Rad26p promotes the association of RNA polymerase II with the GAL7 and GAL10 coding sequence following transcriptional induction. (A and B) Analysis of Rpb1p association with the GAL7 and GAL10 coding sequences in the Δrad26 strain and its isogenic wild-type equivalent. The yeast strains were grown and cross-linked as in Figure 1B. The specific primer pairs targeted to the GAL7 and GAL10 coding sequences were used for PCR analysis of the immunoprecipitated DNA samples. (C) RT-PCR analysis. Both the wild-type and Δrad26 strains were grown as in Figure 1E. (D) Rad26p does not regulate the recruitment of TBP to the GAL7, GAL10 and RPS5 core promoters. Both the wild-type and Δrad26 strains were grown as in Figure 1E prior to cross-linking. Immunoprecipitation was performed as in Figure 1G. The specific primers targeted to the core promoters were used for PCR analysis of the immunoprecipitated DNA samples. (E) The steady-state levels of RNA polymerase II association with the coding sequences of GAL1, GAL7 and GAL10 are not altered in the absence of Rad26p. Both the wild-type and Δrad26 strains were continuously grown in YPG prior to cross-linking. (F) Rad26p does not alter the association of RNA polymerase II with the coding sequence of a constitutively active gene, RPS5. Yeast strains were grown in YPD up to an OD₆₀₀ of 1.0 prior to cross-linking. Immunoprecipitated DNA was analyzed by PCR, using the primer pair targeted to the RPS5 coding sequence.

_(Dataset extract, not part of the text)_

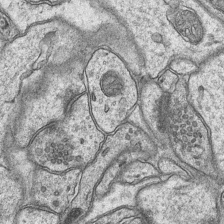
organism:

Rad26p promotes the loss of histone H2B from the coding sequences of GAL1, GAL7 and GAL10 following transcriptional induction. (A) Regulation of histone H2B occupancy at the GAL1 coding sequence by Rad26p. Both the wild-type and Δrad26 strains carrying Flag-tagged histone H2B were grown in YPR up to an OD₆₀₀ of 0.9, and then switched to YPG for different periods of transcriptional induction prior to formaldehyde treatment. Immunoprecipitation was performed using an anti-Flag antibody (Sigma; F1804) against Flag-tagged histone H2B. (B and C) Analysis of the occupancies of histone H3 and Flag-tagged histone H2B at the GAL1 coding sequence following 30 and 60 min transcriptional induction in YPG in the Δrad26 and wild-type strains. (D and E) Regulation of histone H2B occupancy at the GAL7 and GAL10 coding sequences by Rad26p following transcriptional induction.

Analysis of histone H3 eviction from the GAL1 (A), GAL7 (B) and GAL10 (C) coding sequences following 30 min transcriptional induction in the Δrad26, Δasf1, Δrad26Δasf1 and wild-type strains.

Growth analysis of the Δswi2, Δrad26, Δswi2Δrad26 and wild-type strains in the solid YPD, YPG, and YPG plus antimycin growth media (A), and liquid YPG medium (B). Fold increase of Rpb1p association with the GAL1 coding sequence following 90 min induction in the Δrad26, Δswi2, Δswi2Δrad26 and wild-type strains (C). Fold increase is the ratio of ChIP signal following 90 min induction to that prior to induction. (D) RT-PCR analysis of GAL1 mRNA following 90 min induction in YPG. (E) Analysis of histone occupancy at the GAL1 coding sequence in the Δrad26, Δswi2, Δswi2Δrad26 and wild-type strains following 90 min transcriptional induction in YPG.

Rad26p does not alter the eviction of histone H3 from the INO1 (A), CTT1 (B) and STL1 (C) coding sequences following transcriptional induction. Both the wild-type and mutant strains were grown and cross-linked as in Figure 9. Immunoprecipitation was performed as in Figure 3. (D) Rad26p facilitates the association of RNA polymerase II with the STL1, CTT1 and INO1 coding sequences. Immunoprecipitation was performed as in Figure 1B.